Kevin Huang - World Patients Alliance

Kevin Huang, a rare disease patient himself, graduated from Zhejiang University City College. He is the founder and president of Chinese Organization for Rare Disorders. He was also the one who brought the “International Rare Disease Day” to China. Through his work, rare disease is now widely known in China. Kevin has also been a champion promoting communications and facilitating collaborations among various rare disease stakeholders. He founded the China Rare Disease Patient Organization Network; and started the China Rare Disease Summit – the most influential rare disease conference in China. He is the pioneer and practitioner and has become an iconic figure in the field of rare disease in China. In 2021, He initiated and founded the Golden Snail Award, the first award of rare diseases Community in China.

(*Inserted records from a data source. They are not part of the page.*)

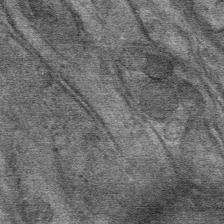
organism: Mouse
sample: Mouse Salivary gland
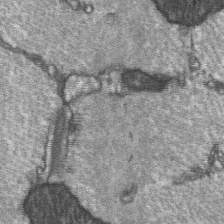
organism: C57BL Mouse
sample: Soleus
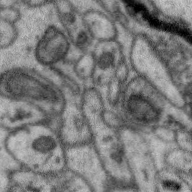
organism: Zebra finch
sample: Brain
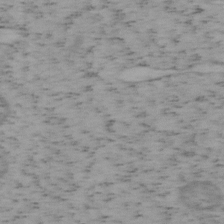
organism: Mouse
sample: OT-I killer T cells with ID8 ovarian cancer cells
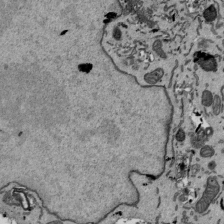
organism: Mouse
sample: ED-1 cell nuclei; centrioles
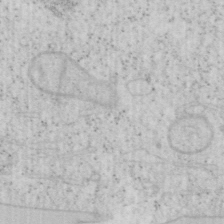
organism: Human
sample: HeLa cells
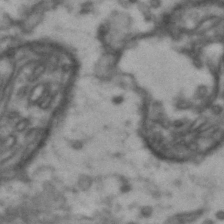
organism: Drosophila
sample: Brain
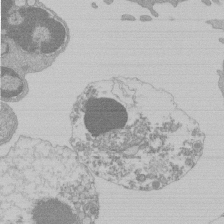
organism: Mouse
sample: Activated Pmel transgenic CD8+ T Cells
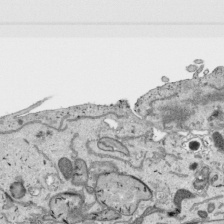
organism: Human
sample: Mitochondria in HCT116 cells
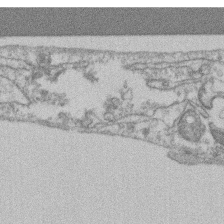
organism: Mouse
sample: T cell stromal cell synapse
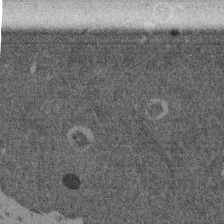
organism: Mouse
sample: Dividing mouse embryo 1 cell stage
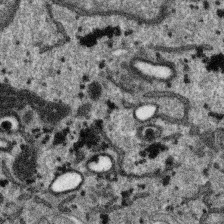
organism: Human
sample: Lung epithelial cells infected with SARS-CoV-2
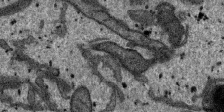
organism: Human
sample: Lung epithelial cells, uninfected (mock) control
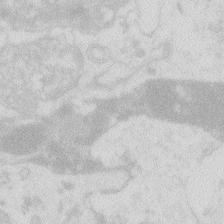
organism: Zebrafish
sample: Macrophage
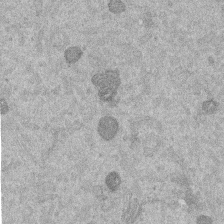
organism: Mouse
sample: Dividing mouse embryo 1 cell stage
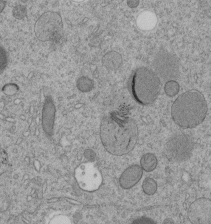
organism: C. elegans
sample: C. elegans embryo early stage
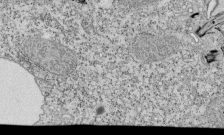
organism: Tetrahymena
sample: Cilia in tetrahymena
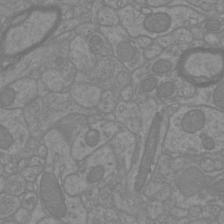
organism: Mouse
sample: Cortical neurons
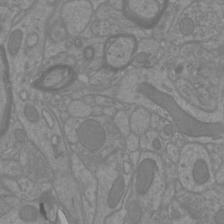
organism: Mouse
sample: Cortical neurons
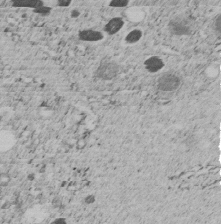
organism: C. elegans
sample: C. elegans embryo early stage
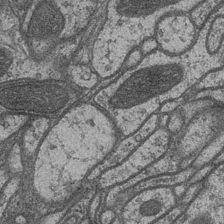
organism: Drosophila
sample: Optic medulla
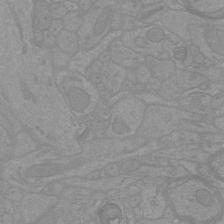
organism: Mouse
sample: Cortical neurons
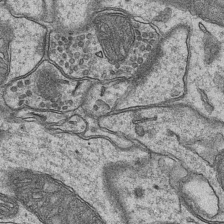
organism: Mouse
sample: CA1 Hippocampus
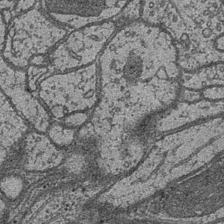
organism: Drosophila
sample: Optic medulla
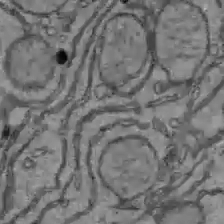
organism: C57BL Mouse
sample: Liver
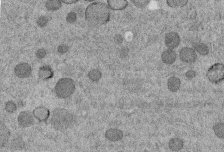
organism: C. elegans
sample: C. elegans embryo early stage
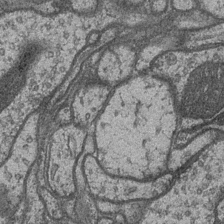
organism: Drosophila
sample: Optic medulla
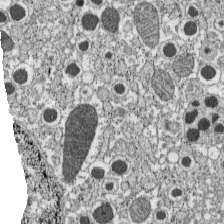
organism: C57BL Mouse
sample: Pancreatic islet
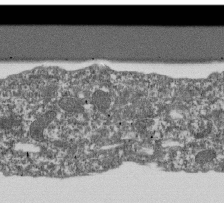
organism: Dictyostelium discoideum
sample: Dictyostelium multivesicular bodies
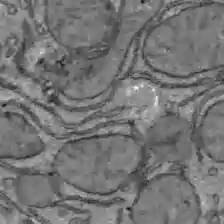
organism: C57BL Mouse
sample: Liver
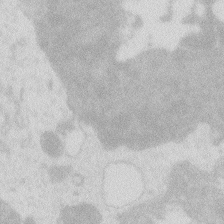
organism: Zebrafish
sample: Macrophage
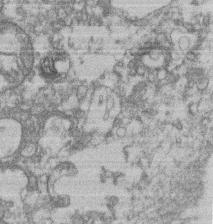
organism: Mouse
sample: T cell stromal cell synapse
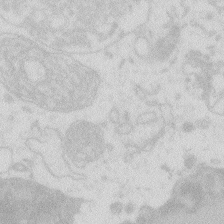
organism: Zebrafish
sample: Macrophage
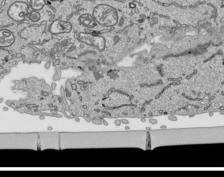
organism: Human
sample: Mitochondria in HCT116 cells
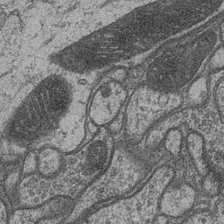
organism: Drosophila
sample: Optic medulla
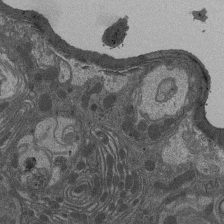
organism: Drosophila
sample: Antenna
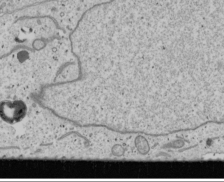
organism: Human
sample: Mitochondria in U2OS cells

He is the editor of China Rare Disease Drug Accessibility Report 2019, How patient groups can promote orphan drug development – The global experience, China Rare Disease Healthcare Security City Report 2020.

In February 2018, he became a member of The Global Commission to End the Diagnostic Odyssey for Children with a Rare Disease.

In November 2018, Kevin Huang won the UAE International Genetic Disease Prevention Award (2018).

In May 2019, Kevin Huang and the team won the DIA China Health and Wellness Outstanding Contribution Award.